## Network Analysis

Video: https://ufile.io/nl4xsrgc

# Project Description
***

We would like to find businesses who are influential in drawing foreign and domestic investment in Myanmar.  Through basic network analysis techniques, we hope to find a clique of companies with common investment sources or common activities by referencing officers who are registered to more than one company.

# Data Description
***

This data was scraped and realeased anonymously from official government sources in two leaks called Myanmar Financials and Myanmar Investments.  The former is incorporation documents for ~125k companies, and the latter is information from investment proposals for about 10k companies.

# Known Challenges
***

1. About 1/4 of the companies in Myanmar Financials paid somebody to approve their incorporation documents without addresses or names... We can remove companies with no listed officers.

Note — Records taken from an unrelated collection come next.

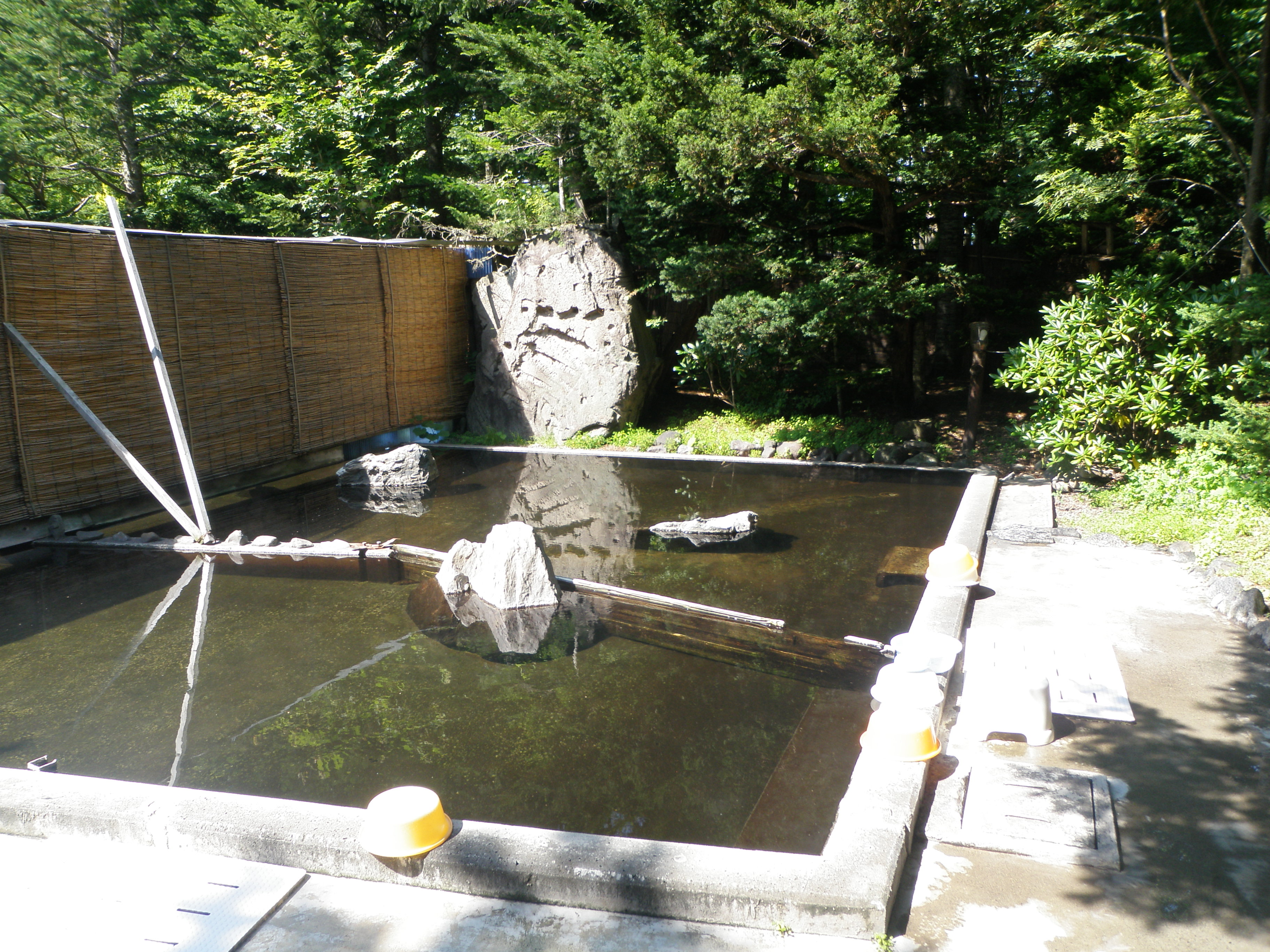 三香温泉露天風呂
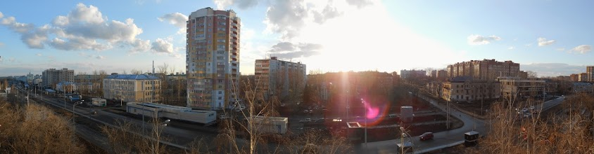 ул. Копылова 18
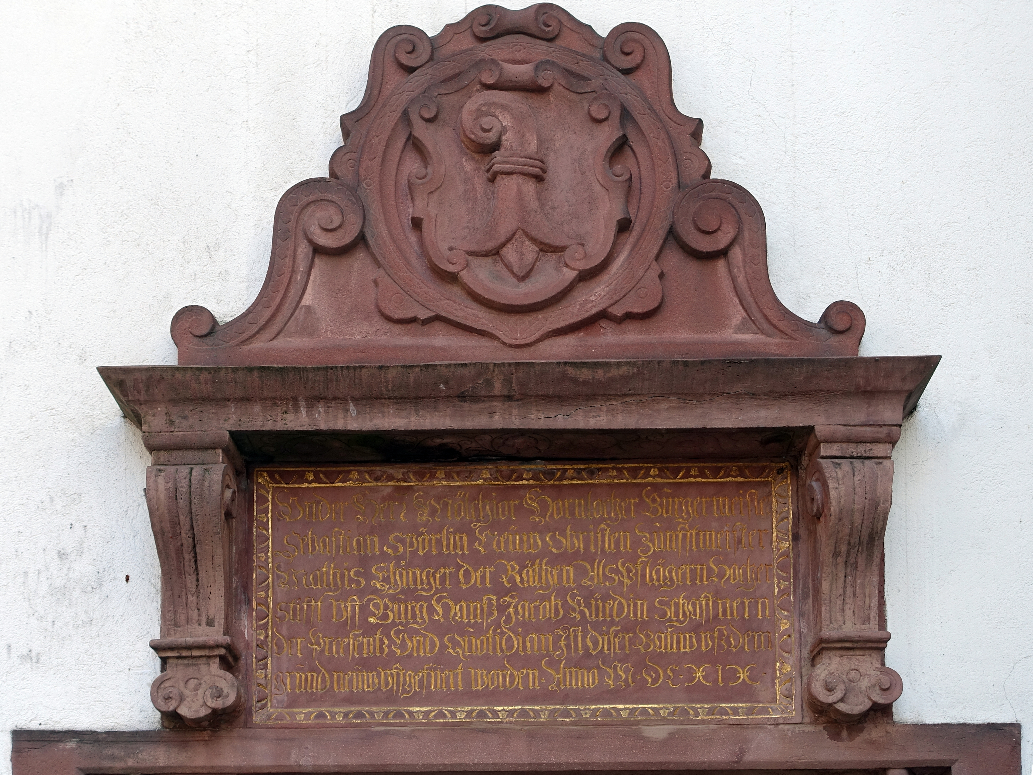 Rittergasse Basel. Gedenkinsschrift. Sebastian Spörlin (1560–1644) Politiker, Gesandter und Bürgermeister von Basel
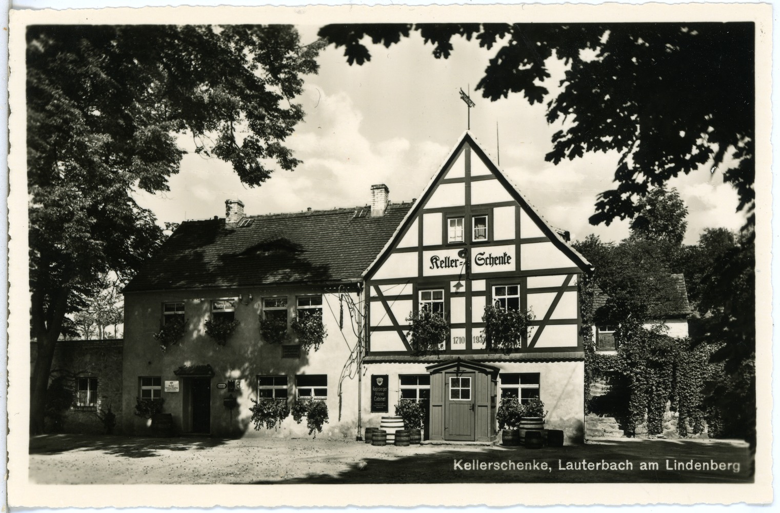 Lauterbach; Kellerschänke This postcard is from publisher Brück & Sohn in Meißen ( postcard has a unique number 27192 and is available in a higher resolution at the publisher. This images was uploaded in a cooperation project between Wikipedians and the publisher.

2. People in Myanmar are named for astrological information pertaining to their birth.  There is no family name, and many people have the same names.  with the possibility of 1 of 2 or no titles, and a conservative estimate of 40 possible name words, we can expect around 200,000 different name combinations.  Some will be more common than others, but this is not a huge problem for the scale and shape of our data.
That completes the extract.